Of course, printed images cannot be rotated and manipulated as on-screen structures can, limiting O.S.’s ability to thoroughly examine complex biomolecules. However, we were then introduced to the Graphiti, a multi-line refreshable tactile display manufactured (and generously loaned to us) by Orbit Research in Wilmington, Delaware. When connected to O.S.’s computer, the Graphiti display acted as a monitor that was accessible by touch rather than sight, mirroring images on the screen with an array of mechanical pins, the heights of which adjusted automatically in response to changes in brightness. Our TactViz protein representations, already optimized for tactile graphics, displayed clearly on Graphiti, finally providing O.S. with interactive access to her biomolecular structures and, to some extent, their simulated motion.

Olivia Shaw’s guide dog, a black Labrador called Ripple, sits at her feet

Olivia Shaw’s three-year-old guide dog, Ripple.Credit: Kathy F. Atkinson/University of Delaware

Combining these assistive technologies with software tools that she developed to print text-based descriptions of the structural features of proteins and their spatial relationships, O.S. was finally positioned to conduct research on a similar level as her peers who aren’t blind.
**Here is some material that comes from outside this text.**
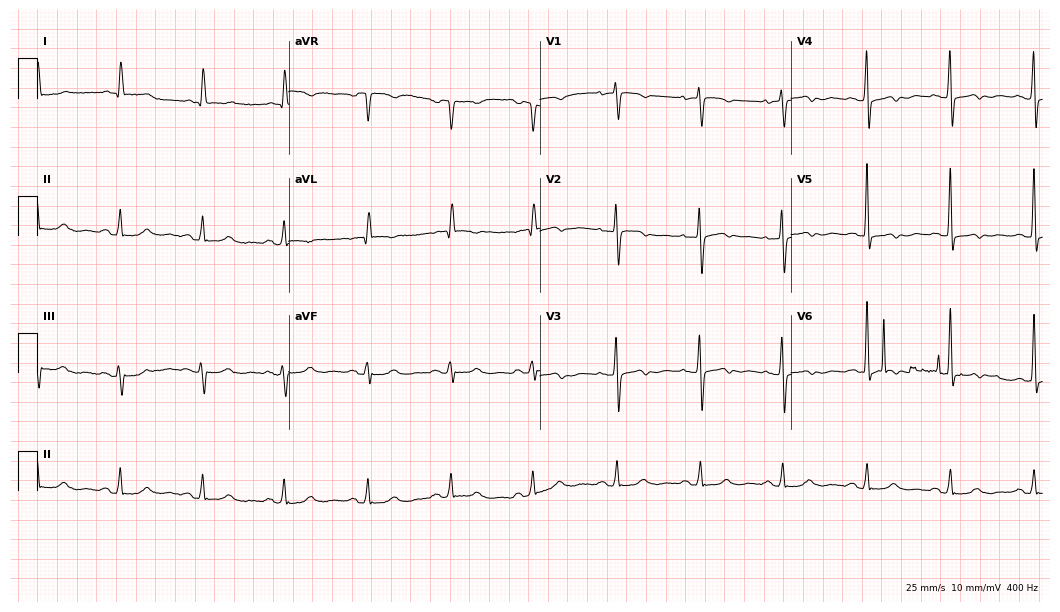
12-lead ECG from an 82-year-old woman (10.2-second recording at 400 Hz). No first-degree AV block, right bundle branch block, left bundle branch block, sinus bradycardia, atrial fibrillation or sinus tachycardia recorded for this tracing. Only these six findings were labelled.

In one year, O.S. had collected data using a national supercomputer, submitted an accessible poster on her project to the American Chemical Society national meeting in 2020 (which was held virtually) and submitted a manuscript1 to the Journal of Science Education for Students with Disabilities.

Having lived her life in a world that was not designed with her circumstances in mind, O.S. was no stranger to devising workarounds to achieve her goals. Such flexibility and adaptability are essential skills for any researcher, and these qualities propelled her success in the lab. Also crucial to our collaboration was J.H.-P.’s and C.Y.’s responsiveness to O.S.’s stated needs, rather than their assumptions.

Through respectful communication, patience and outside-the-box thinking, we leveraged our combined expertise to develop tractable solutions for inclusivity that have impact beyond the experience of a single student. The community of blind and partially sighted people represents an untapped talent pool in science, technology, engineering and mathematics (STEM) fields, but tools designed with accessibility in mind can help researchers across multiple disciplines, regardless of visual acuity or limitations. We hope that by sharing our experience, we can motivate others to participate in training researchers who are blind or have low vision, as well as to consider their unique abilities and needs when developing technologies.